> _AIM OF THE TASK_: Copy out each entry precisely; no image belongs in the result.

> _Entries taken from a collection_:
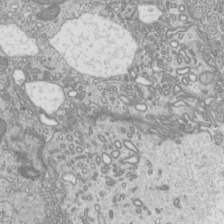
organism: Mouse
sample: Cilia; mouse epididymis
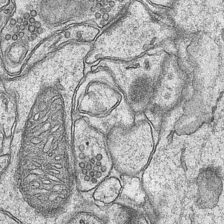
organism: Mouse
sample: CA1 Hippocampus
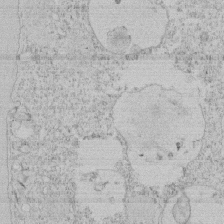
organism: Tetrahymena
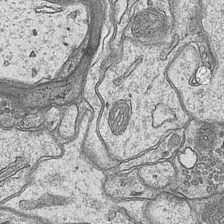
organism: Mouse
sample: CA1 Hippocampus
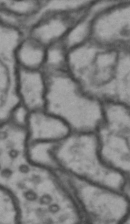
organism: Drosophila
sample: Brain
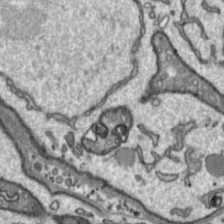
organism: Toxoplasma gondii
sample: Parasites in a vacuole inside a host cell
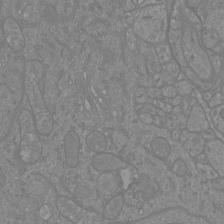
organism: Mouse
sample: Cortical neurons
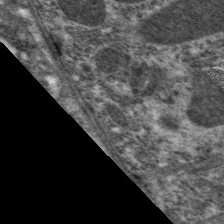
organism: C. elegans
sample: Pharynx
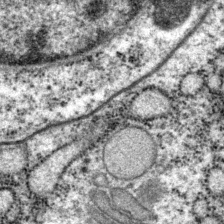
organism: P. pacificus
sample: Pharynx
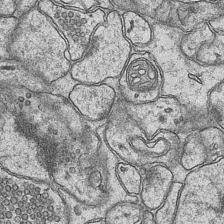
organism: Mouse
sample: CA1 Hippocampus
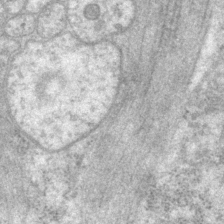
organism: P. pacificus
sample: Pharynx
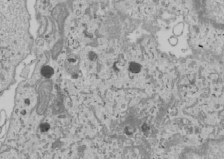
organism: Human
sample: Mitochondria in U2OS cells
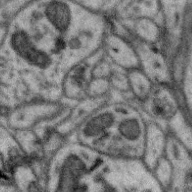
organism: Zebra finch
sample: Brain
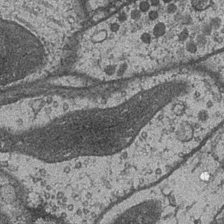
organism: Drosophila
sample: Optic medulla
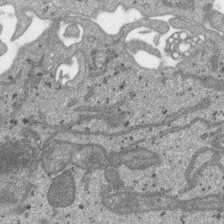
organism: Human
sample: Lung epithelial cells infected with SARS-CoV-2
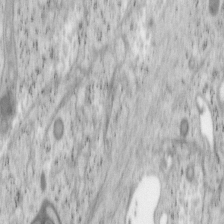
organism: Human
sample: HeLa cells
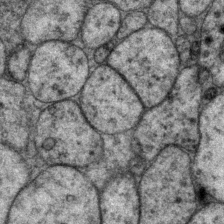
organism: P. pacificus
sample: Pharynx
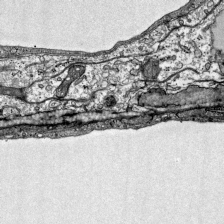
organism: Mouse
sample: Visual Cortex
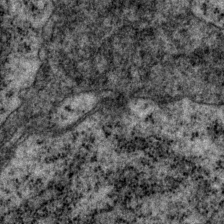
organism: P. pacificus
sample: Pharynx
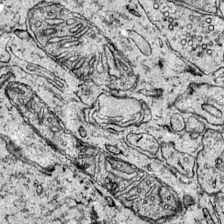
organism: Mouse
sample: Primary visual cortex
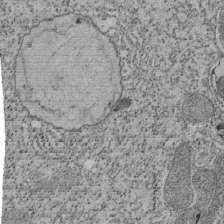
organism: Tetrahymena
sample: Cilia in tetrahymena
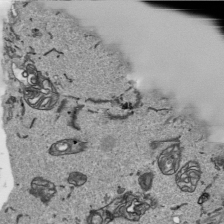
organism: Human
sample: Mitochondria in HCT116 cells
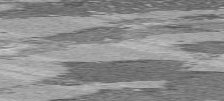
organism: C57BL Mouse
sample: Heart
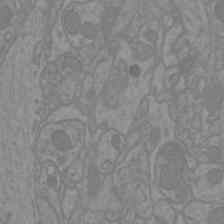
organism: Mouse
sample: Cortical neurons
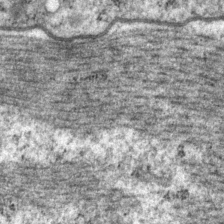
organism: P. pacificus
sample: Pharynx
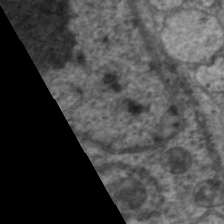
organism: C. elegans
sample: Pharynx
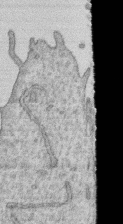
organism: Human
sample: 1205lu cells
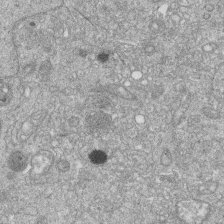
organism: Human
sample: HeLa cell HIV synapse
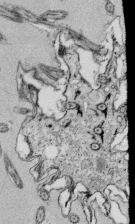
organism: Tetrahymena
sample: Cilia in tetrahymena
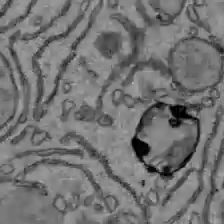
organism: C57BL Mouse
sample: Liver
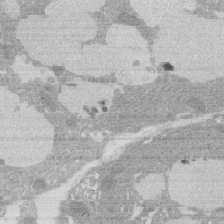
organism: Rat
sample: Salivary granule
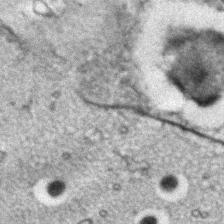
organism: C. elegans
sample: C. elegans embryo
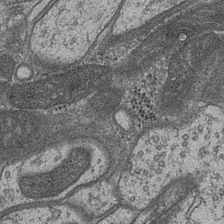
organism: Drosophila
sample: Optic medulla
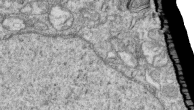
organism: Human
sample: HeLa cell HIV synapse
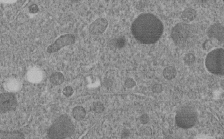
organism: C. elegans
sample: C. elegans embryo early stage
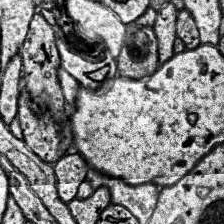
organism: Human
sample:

> _FINISHED TASK_:
organism: Mouse
sample: Cilia; mouse epididymis
organism: Mouse
sample: CA1 Hippocampus
organism: Tetrahymena
organism: Mouse
sample: CA1 Hippocampus
organism: Drosophila
sample: Brain
organism: Toxoplasma gondii
sample: Parasites in a vacuole inside a host cell
organism: Mouse
sample: Cortical neurons
organism: C. elegans
sample: Pharynx
organism: P. pacificus
sample: Pharynx
organism: Mouse
sample: CA1 Hippocampus
organism: P. pacificus
sample: Pharynx
organism: Human
sample: Mitochondria in U2OS cells
organism: Zebra finch
sample: Brain
organism: Drosophila
sample: Optic medulla
organism: Human
sample: Lung epithelial cells infected with SARS-CoV-2
organism: Human
sample: HeLa cells
organism: P. pacificus
sample: Pharynx
organism: Mouse
sample: Visual Cortex
organism: P. pacificus
sample: Pharynx
organism: Mouse
sample: Primary visual cortex
organism: Tetrahymena
sample: Cilia in tetrahymena
organism: Human
sample: Mitochondria in HCT116 cells
organism: C57BL Mouse
sample: Heart
organism: Mouse
sample: Cortical neurons
organism: P. pacificus
sample: Pharynx
organism: C. elegans
sample: Pharynx
organism: Human
sample: 1205lu cells
organism: Human
sample: HeLa cell HIV synapse
organism: Tetrahymena
sample: Cilia in tetrahymena
organism: C57BL Mouse
sample: Liver
organism: Rat
sample: Salivary granule
organism: C. elegans
sample: C. elegans embryo
organism: Drosophila
sample: Optic medulla
organism: Human
sample: HeLa cell HIV synapse
organism: C. elegans
sample: C. elegans embryo early stage
organism: Human
sample:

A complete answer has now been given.